Tu e Ken penserete al dolce.
“A- aspetta un attimo!”
Balbetto, quasi balzando giù dal letto. Non può essere,
non può essere! Che situazione imbarazzante creeremmo? Non ci
vedono? Non se ne accorgono? “Volete dire che sono nel gruppo dei
dolci con …”
La voce mi manca
all’improvviso, mentre mi rendo conto che sto parlando come se
avessi un problema con lui davanti a tante persone ignare, e per di
più in sua presenza. Con la sua presenza ancora silenziosa.
Oh.
Ora capisco perché è così immobile.
Dev’essersi pietrificato per lo stesso motivo. Non vorrà
stare con me, immagino.
Ed è plausibile, dal momento che ieri è scappato via dopo avermi baciata.
Mi mordo la lingua, e l’inquietudine mi assale. Vorrei scappare io, adesso.
Ma cos’altro posso fare?
“Non ti sta bene? Credevo che
tu amassi i dolci, Miyako-san”, interviene Takeru, con gli occhi
sgranati. E l’ho visto, che lanciava uno sguardo di sfuggita
anche a Ken. Ha percepito l’atmosfera che c’è. “E i dolci di casa Ichijouji sono sempre eccezionali, così ...”
Vedo le ragazze scambiarsi
un’occhiata inquieta, e Hikari ammonire Takeru con lo sguardo:
lui la guarda perplesso, zittendosi.
Non so davvero che fare: ho la testa
nel pallone, mentre guardo ora uno, ora l’altro. “Ma no,
è solo che … ecco …” E non so davvero come
continuare. “Io …”
“Io non ho problemi a cambiare gruppo, o compagno.”

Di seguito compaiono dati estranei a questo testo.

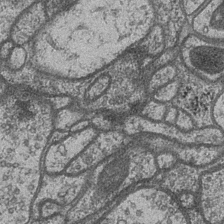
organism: Drosophila
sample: Optic medulla
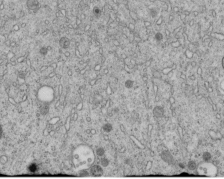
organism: C. elegans
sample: C. elegans embryo early stage
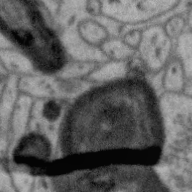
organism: Zebra finch
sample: Brain
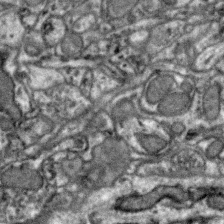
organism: Zebra finch
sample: Brain
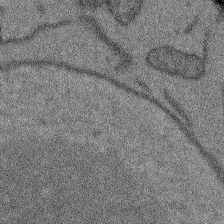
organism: Arabidopsis thaliana
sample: Root tip
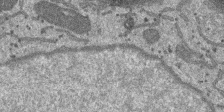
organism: Human
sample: Lung epithelial cells infected with SARS-CoV-2
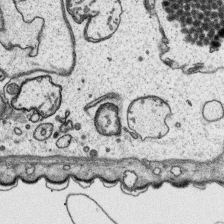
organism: Platynereis dumerilii
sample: Parapodia
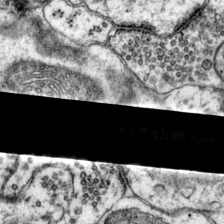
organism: Mouse
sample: Primary visual cortex
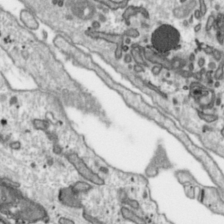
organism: Toxoplasma gondii
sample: Parasites in a vacuole inside a host cell
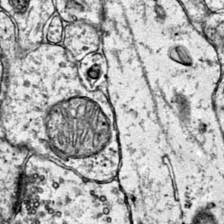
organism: Mouse
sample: Primary visual cortex
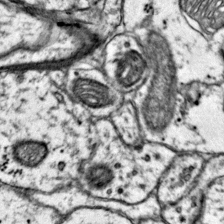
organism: Mouse
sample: Primary visual cortex
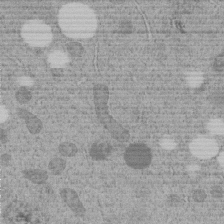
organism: C. elegans
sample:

Mi pietrifico. E’ stato Ken a
parlare. Ed è stato freddo, conciso, composto. Non mi guarda, ma
lo so che si riferiva a me.
Mi sta liberando dall’impaccio.
O forse vuole liberarsene lui?
Una sgradevole sensazione mi
colpisce all’istante, e ha il vago sentore della delusione.
Stranamente è proprio questo a farmi prendere una decisione.
“No, no! Mi sta benissimo così, non voglio assolutamente cambiare gruppo né compagno.”
Se ha problemi con me sarà
lui a dirlo, non certo io, penso, sfidandolo mentalmente a ribattere.
Tutto ciò che ottengo è solo un movimento quasi
impercettibile del capo, e so di averlo spiazzato, magari anche
preoccupato. Ma non dice altro.
Non so se esserne felice, però. Questa tensione mi sta uccidendo.
Il silenzio scomodo che segue le mie
parole è interrotto –grazie al cielo-, da Koushiro, che si
schiarisce la voce. “Bene, se non abbiamo obiezioni, direi che
abbiamo detto tutto quello che c’era da dire, giusto?”
Taichi annuisce, interdetto. “Sì, già. D’accordo … la riunione è sospesa.”
“Perfetto. Allora, se volete
scusarmi …” Ken si alza in piedi di colpo, e sembra quasi
una molla appena decompressa. “Devo andare. Ci vediamo al
più presto.”
E so di non essere l’unica ad essere spiazzata. Forse sono l’unica a sentire del gelo nel petto, però.
Hikari si alza. “Ti accompagno”, prova a dire, ma lui scuote la testa, abbozzando un sorriso –ma è così falso-. “Non è necessario, conosco la strada. Grazie.”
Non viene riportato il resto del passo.